The house became a hotel in 1970, when Folegandros had no electricity, cars, or ferry port. "We began with twelve rooms and used petrol, not gas, for power," she said. "Then electricity came in 1973. The first restoration of the building began in 1970, the second in 1993, which made the hotel more comfortable.
"We didn't want the EOT involved in the financing because we wanted to renovate quickly, and we finished in five months. It's the same building as before—the changes were only inside the rooms. The doors have to be made of wood, and since Folegandros has only native stone, all the materials—including the wild cypress and chestnut for the wood beams in the rooms and reception area—came from Athens, Piraeus, and Crete." All the Castro buildings are protected by the ministry of culture and cannot be put to any other use, and no exterior alterations are allowed without the permission of the state archaeological authority.
One thing that remains unchanged is the stupendous view from the roof, the patios, and most of the rooms—you look straight down the cliffs to the sea.

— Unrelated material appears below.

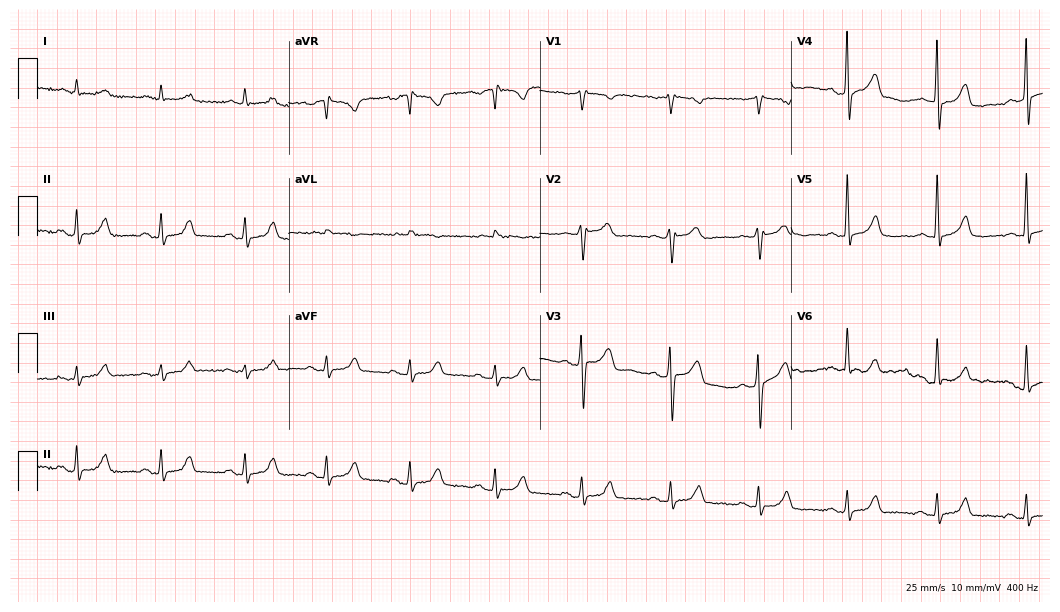
Standard 12-lead ECG recorded from a male patient, 58 years old (10.2-second recording at 400 Hz). Read as a normal ECG.
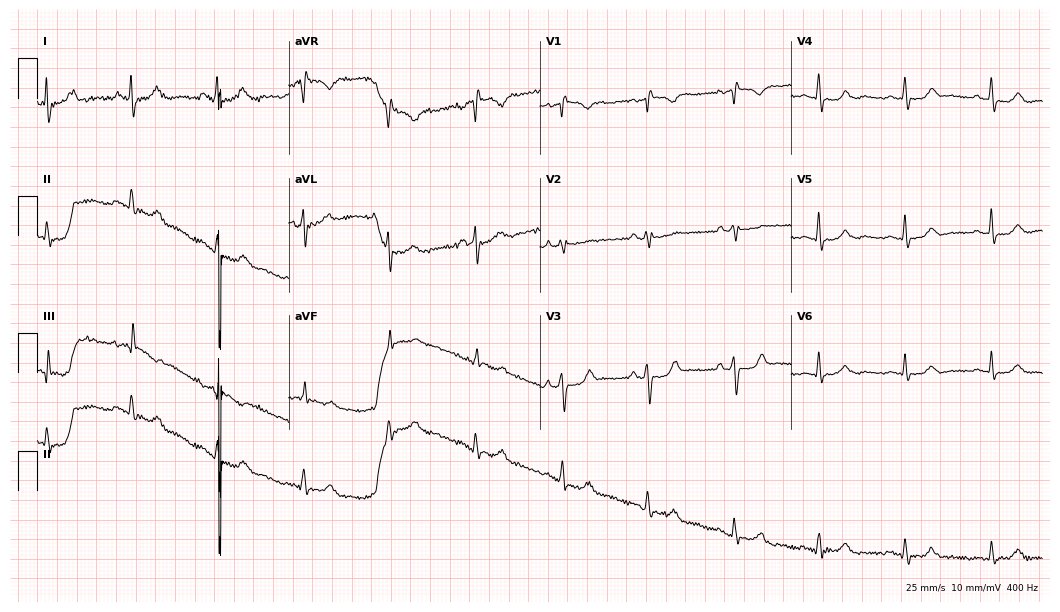
Electrocardiogram, a female, 56 years old. Of the six screened findings (first-degree AV block, right bundle branch block (RBBB), left bundle branch block (LBBB), sinus bradycardia, atrial fibrillation (AF), sinus tachycardia), none is recorded.

There are about twenty hotels on the island—some old, like Fani-Vevis, in a mansion dating to 1800, and some new, like Anemomilos, the hotel apartments built in 1993, also on the Castro—and several resorts on the inland side of Hora with swimming pools. Yet Folegandros remains an island from another time. When raids were common, 150 to 200 families lived within the Castro for safety, using the space ingeniously, notably in single-room dwellings (
monospiti). The houses outside the Castro were built after 1800.